Pernyataan tokoh Muhammadiyah, Din Syamsuddin (DS), soal air kemasan bergulir menjadi viral kontroversial. Din tidak sedang bergosip, mungkin beretorika di tahun politik, tapi yang jelas dia serius. Serius menantang pimpinan tarjih Muhammadiyah untuk memfatwakan haram air kemasan dan juga sedang berjuang menggugat Undang-undang (UU) Nomor 7 Tahun 2004 tentang Sumber Daya Air (sumber).
Presuposisi (latar belakang pernyataan/pemikiran, red) DS yang diperkuat oleh kompasianer Erwin Alwazir adalah Pasal 33 ayat 3 UUD 1945 intinya mengatakan air kemasan yang dikuasai asing adalah haram (sumber). Jadi bukan air kemasannya yang (akan) di haramkan, tapi asingnya yang (akan) diharamkan.
Soal haram atau tidak secara agama, saya tidak berkapasitas menilai. Tapi, saya berhak menilai pernyataan DS dalam konteks nasional dan kebangsaan. Baik secara tersurat maupun yang tersirat pernyataan DS adalah pernyataan yang kontra produktif untuk menghadapi AFTA 2015.
Globalisasi sudah hadir dan perdagangan besar sudah di ambang pintu, tapi bangsa ini masih diajak untuk mengharamkan asing dengan dalih UUD 1945. PR besar bagi DPR RI untuk mengkaji semua undang-undang untuk menterjemahkan Pasal 33 ayat 3 lebih relevan lagi. Tapi mengharamkan investor asing di masa ini? Apakah nantinya kita akan memilih juga investor asing, ada yang halal dan haram?
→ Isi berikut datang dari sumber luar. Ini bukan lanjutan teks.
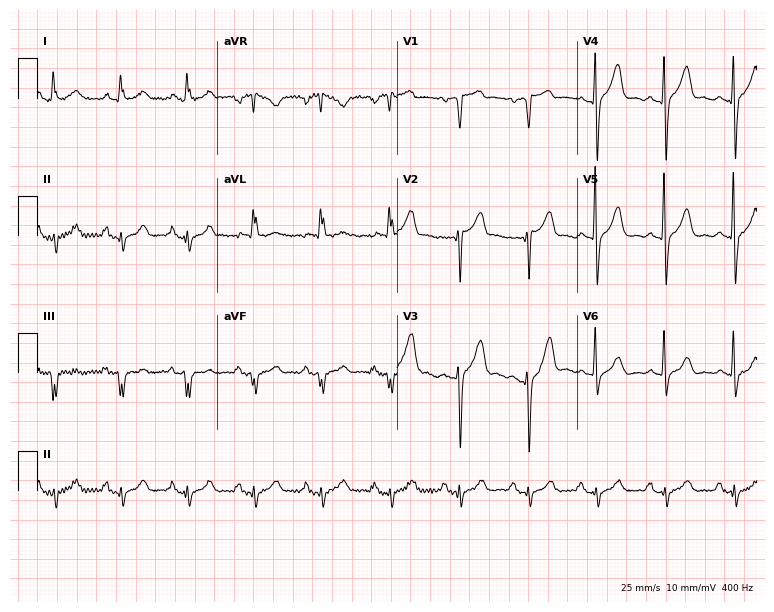
ECG — an 81-year-old male patient. Screened for six findings — first-degree AV block, right bundle branch block (RBBB), left bundle branch block (LBBB), sinus bradycardia, atrial fibrillation (AF), sinus tachycardia — none is recorded. Other findings, if any, are not listed.
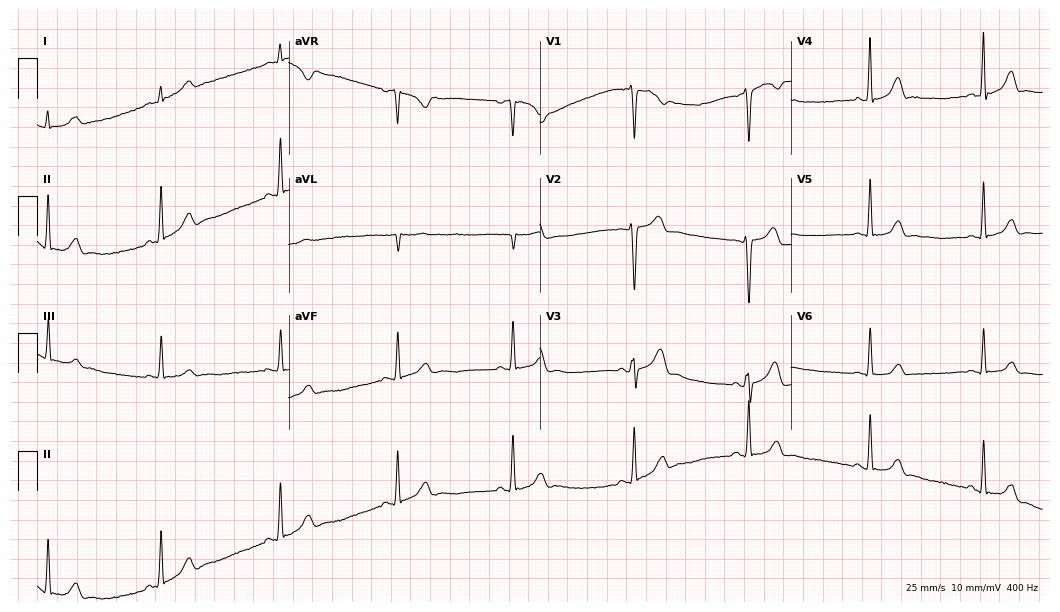
12-lead ECG from a 24-year-old male (10.2-second recording at 400 Hz). Recorded interpretation: within normal limits.
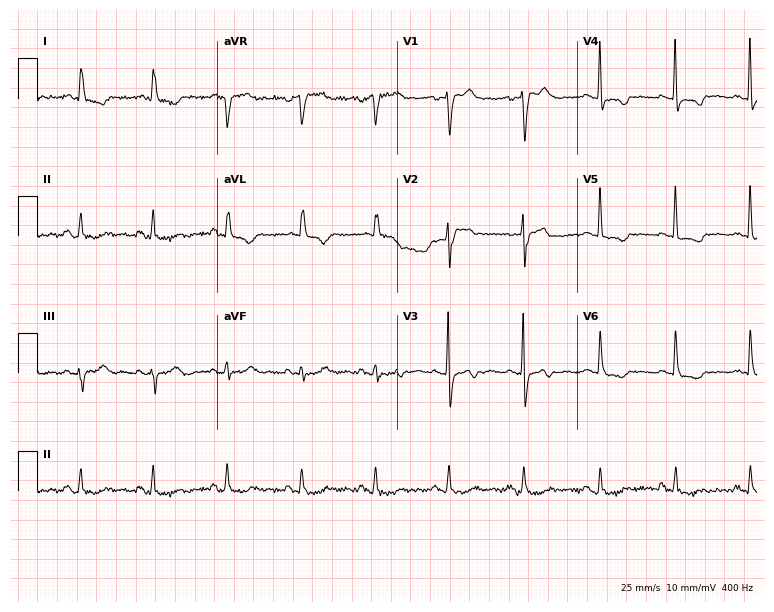
Standard 12-lead ECG recorded from a 72-year-old female patient (7.3-second recording at 400 Hz). None of these six findings is recorded: first-degree AV block, right bundle branch block (RBBB), left bundle branch block (LBBB), sinus bradycardia, atrial fibrillation (AF), sinus tachycardia.
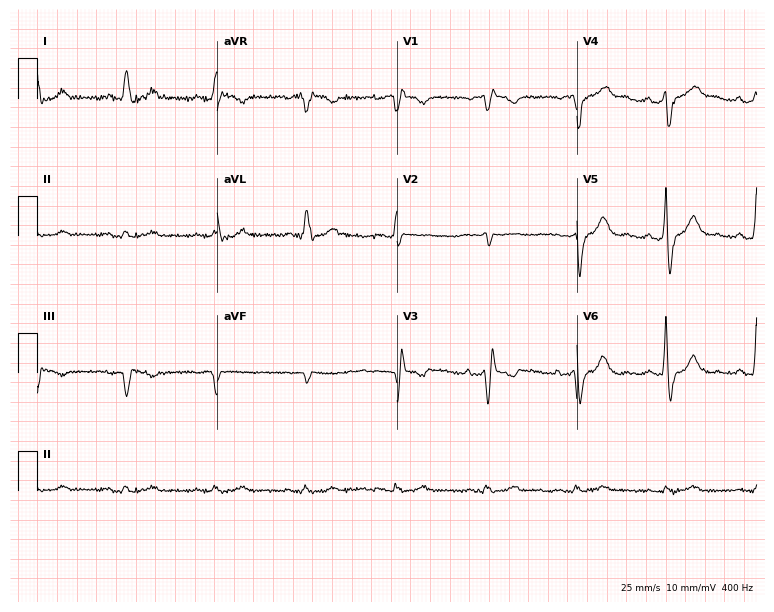
Standard 12-lead ECG recorded from a man, 79 years old. None of these six findings is recorded: first-degree AV block, right bundle branch block, left bundle branch block, sinus bradycardia, atrial fibrillation, sinus tachycardia. Only these six findings were labelled.
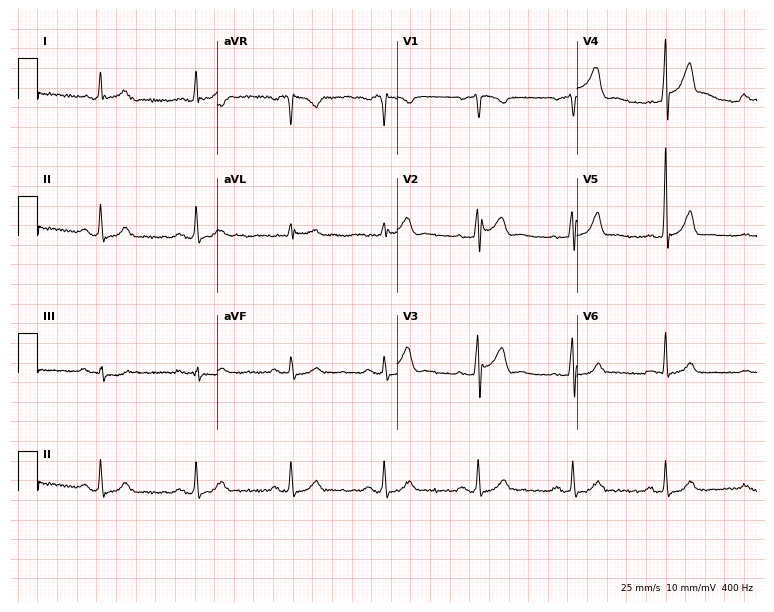
12-lead ECG from a male, 44 years old. Recorded interpretation: within normal limits.
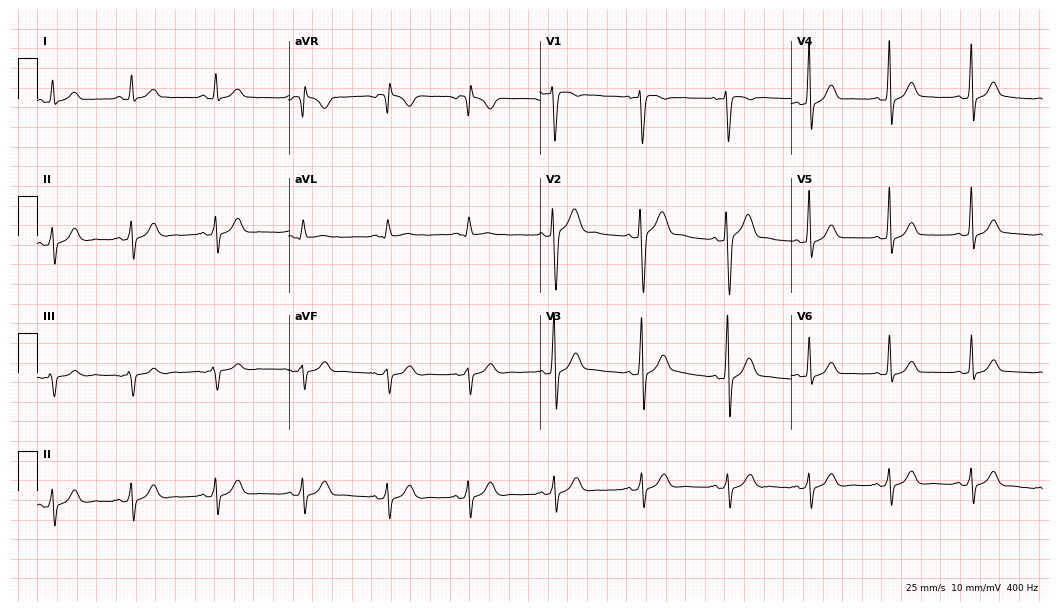
Electrocardiogram, a 21-year-old man. Overall reading on record: normal ECG.
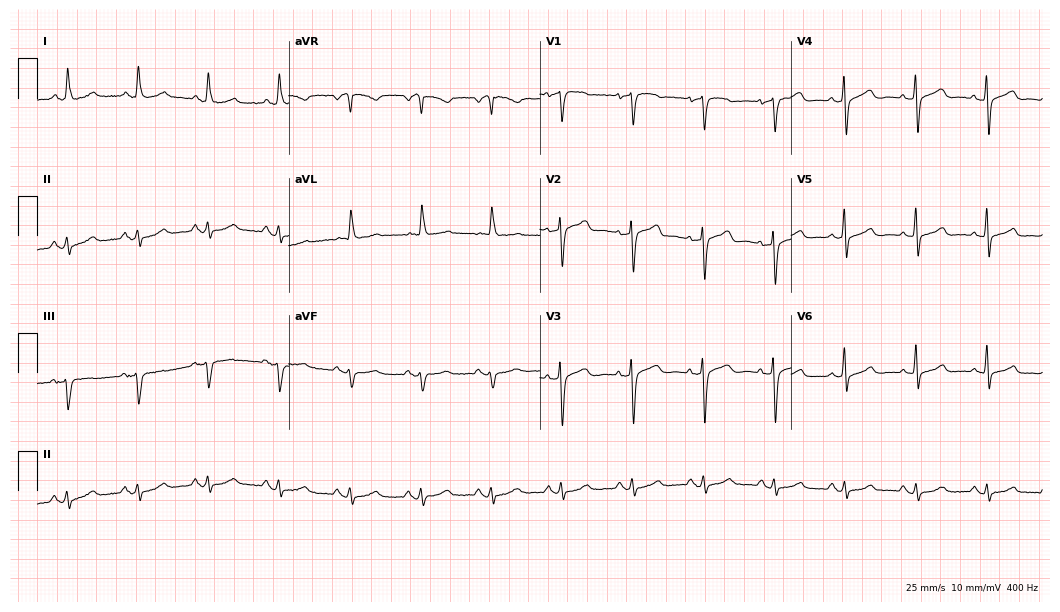
12-lead ECG (10.2-second recording at 400 Hz) from a female patient, 72 years old. Screened for six findings — first-degree AV block, right bundle branch block, left bundle branch block, sinus bradycardia, atrial fibrillation, sinus tachycardia — none is recorded.
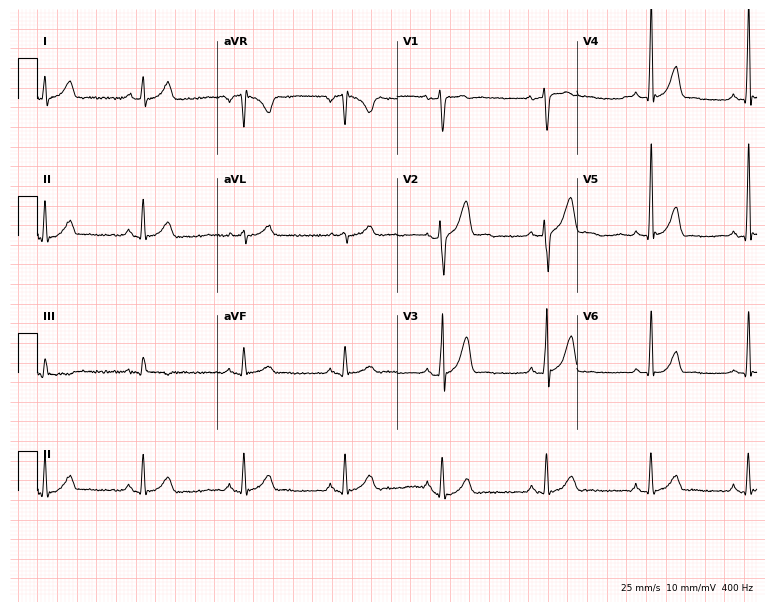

Ini semakin rumit dan kacau bagi pelaku-pelaku bisnis di Indonesia.
Apakah Republik ini begitu angkuhnya untuk mengelola bumi, air, dan semua kekayaan alam TANPA BANTUAN investasi asing? Apakah pemikiran saya menjadi neo-liberal dan anti Indonesia kalau saya minta bantuan asing? Atau lebih semakin bias lagi, ternyata semua PMA yang berkaitan dengan bumi, air, dan kekayaan alam adalah HARAM. Pertanyaan-pertanyaan yang harus di jawab DS untuk mengkaji usulan mengharamkan air kemasan.
Studi kasus: Sampai hari ini PLN tidak mampu memenuhi pasokan listrik di Indonesia karena untuk membuat PLTU yang kecil, sebagai contoh 2X7 MW bisa sekitar 200-300 Milyar dengan margin yang sangat kecil. Butuh puluhan sampai mungkin ratusan triliunan rupiah untuk memenuhi pasokan listrik di Indonesia. Uang dari mana? Dari Ormas? Dari Parpol? atau dari APBN? Tidak sesederhana itu. Tapi kalau bisnis PLTU mampu menguntungkan maka swasta gampang digandeng masuk, dan akhirnya rakyat ga usah teriak-teriak akan adanya pemadaman lagi.
Itulah pentingnya kebijakan publik yang win-win solution. Namanya PARTNER dan KERJA SAMA ya harus saling menguntungkan. Investor tidak boleh mendikte bangsa ini, tapi investor tidak boleh di zolimi di republik ini. Yang jelas saya yakin bahwa investor asing dalam konteks kebangsaan, TIDAK HARAM. Justru kita butuh mereka berpartner dengan kita.
AFTA 2015 akan menjadi malapetaka besar, apabila pemimpin-pemimpin Indonesia masih memiliki pemikiran-pemikiran sempit apa itu nasionalisme dan harga diri bangsa. Kita tidak takut asing masuk, karena kita yakin anak-anak ibu pertiwi mampu menghadapinya.
Justru kita harus membuat anak-anak muda kita bersemangat menghadapi globalisasi dengan mimpi suatu kali kita akan sebesar bahkan lebih besar dari China dan mampu memberi hutang ke Amerika. Itu nasionalisme sejati, kita fight dalam sebuah fair game. Hanya orang yang tidak mampu yang takut bertanding. Indonesia bisa, Indonesia mampu. Hadapi!